Izunokuni (伊豆の国市, Izunokuni-shi) is a city located in Shizuoka Prefecture, Japan. As of 10 July 2019, the city had an estimated population of 48,579 in 21,257 households and a population density of 506 persons per km^{2}. The total area of the city is 94.62 sqkm.

==Geography==
Izunokuni is located on the northern "neck" of the Izu Peninsula in eastern Shizuoka Prefecture. The region is hilly, with numerous hot springs. The climate of the region is temperate maritime, with hot, humid summers and short, cool winters, with the warm Kuroshio Current offshore having a moderating effect.
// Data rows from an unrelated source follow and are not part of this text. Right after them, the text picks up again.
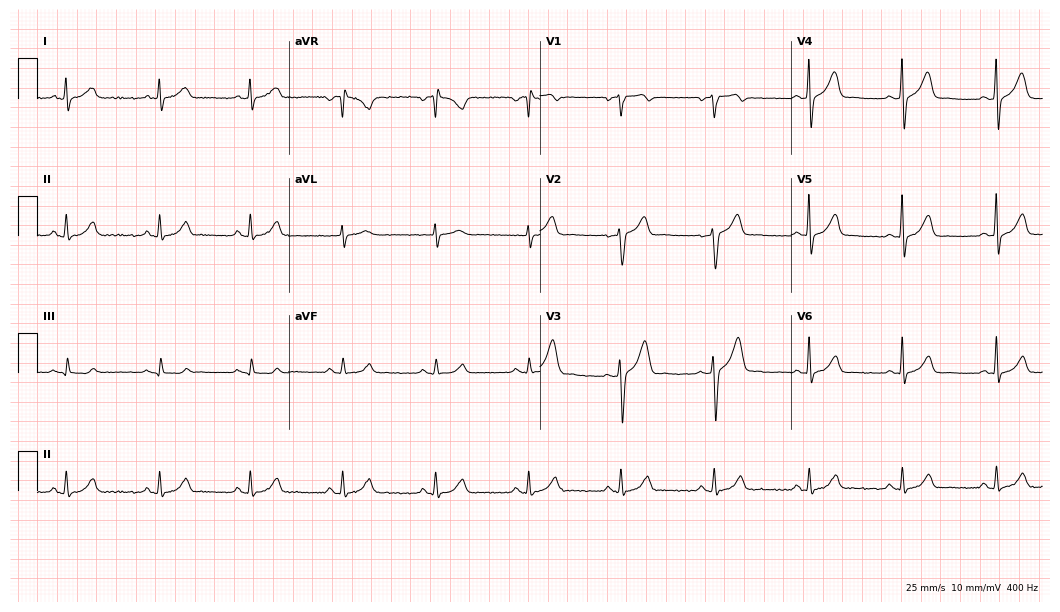
Electrocardiogram, a male, 43 years old. Of the six screened findings (first-degree AV block, right bundle branch block (RBBB), left bundle branch block (LBBB), sinus bradycardia, atrial fibrillation (AF), sinus tachycardia), none is recorded.
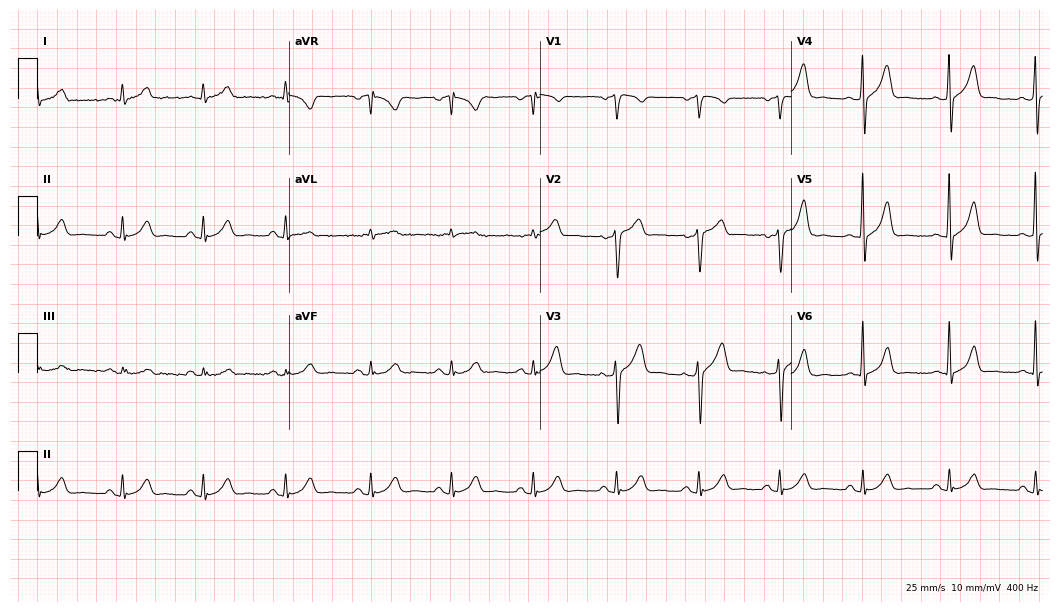
Standard 12-lead ECG recorded from a male, 50 years old (10.2-second recording at 400 Hz). Read as a normal ECG.
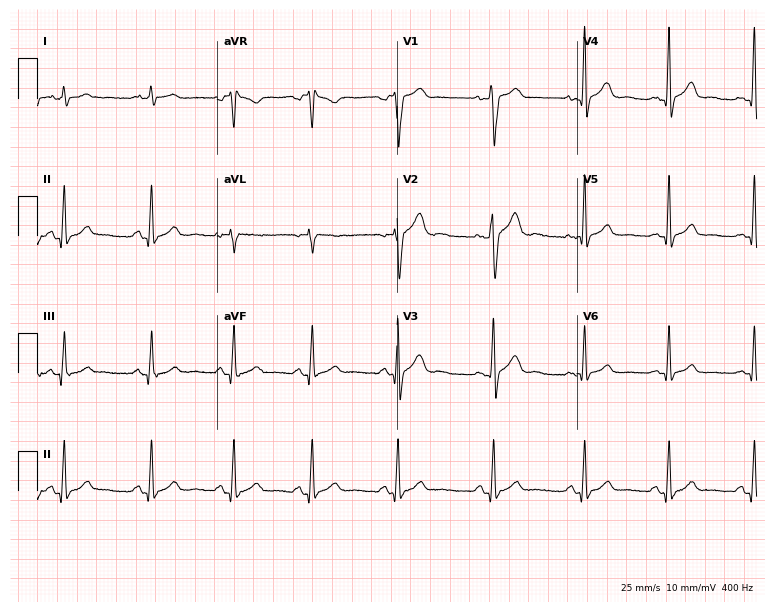
Standard 12-lead ECG recorded from a 19-year-old man (7.3-second recording at 400 Hz). None of these six findings is recorded: first-degree AV block, right bundle branch block, left bundle branch block, sinus bradycardia, atrial fibrillation, sinus tachycardia. Other findings, if any, are not listed.
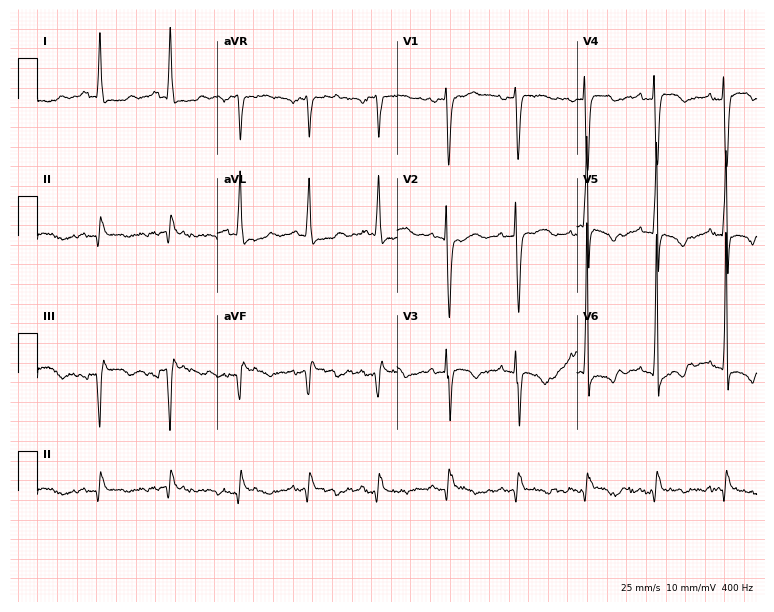
12-lead ECG from a 56-year-old male (7.3-second recording at 400 Hz). No first-degree AV block, right bundle branch block (RBBB), left bundle branch block (LBBB), sinus bradycardia, atrial fibrillation (AF) or sinus tachycardia recorded for this tracing. Only these six findings were labelled.

===Surrounding municipalities===
- Atami
- Izu
- Itō
- Numazu
- Kannami

==Demographics==
Per Japanese census data, the population of Izunokuni has been relatively stable over the past 30 years.

===Climate===
The city has a climate characterized by characterized by hot and humid summers, and relatively mild winters (Köppen climate classification Cfa). The average annual temperature in Izunokuni is 16.0 °C. The average annual rainfall is 1981 mm with September as the wettest month. The temperatures are highest on average in August, at around 26.5 °C, and lowest in January, at around 6.2 °C.

==History==
During the late Heian and Kamakura periods, the town of Nirayama within the current borders of Izunokuni was the home of the Later Hōjō clan, who dominated Japanese politics in the 12th century. A castle was established at Nirayama by Ise Moritoki in 1493. During the Edo period, most of Izu Province was tenryō territory under direct control of the Tokugawa shogunate, who ruled Izu and parts of eastern Suruga Province from a daikansho established at Nirayama. After the Meiji Restoration, the area became the short-lived Nirayama Prefecture, which was merged into the equally short-lived Ashigara Prefecture in 1871. From 1876, the area has been part of Shizuoka Prefecture. During the cadastral reform of 1886, the area was reorganized into several villages under Kimisawa District, which was with Tagata District in 1896. In 1934, the village of Izunagaoka was elevated to town status, followed by Ōhito in 1940, and Nirayama in 1962.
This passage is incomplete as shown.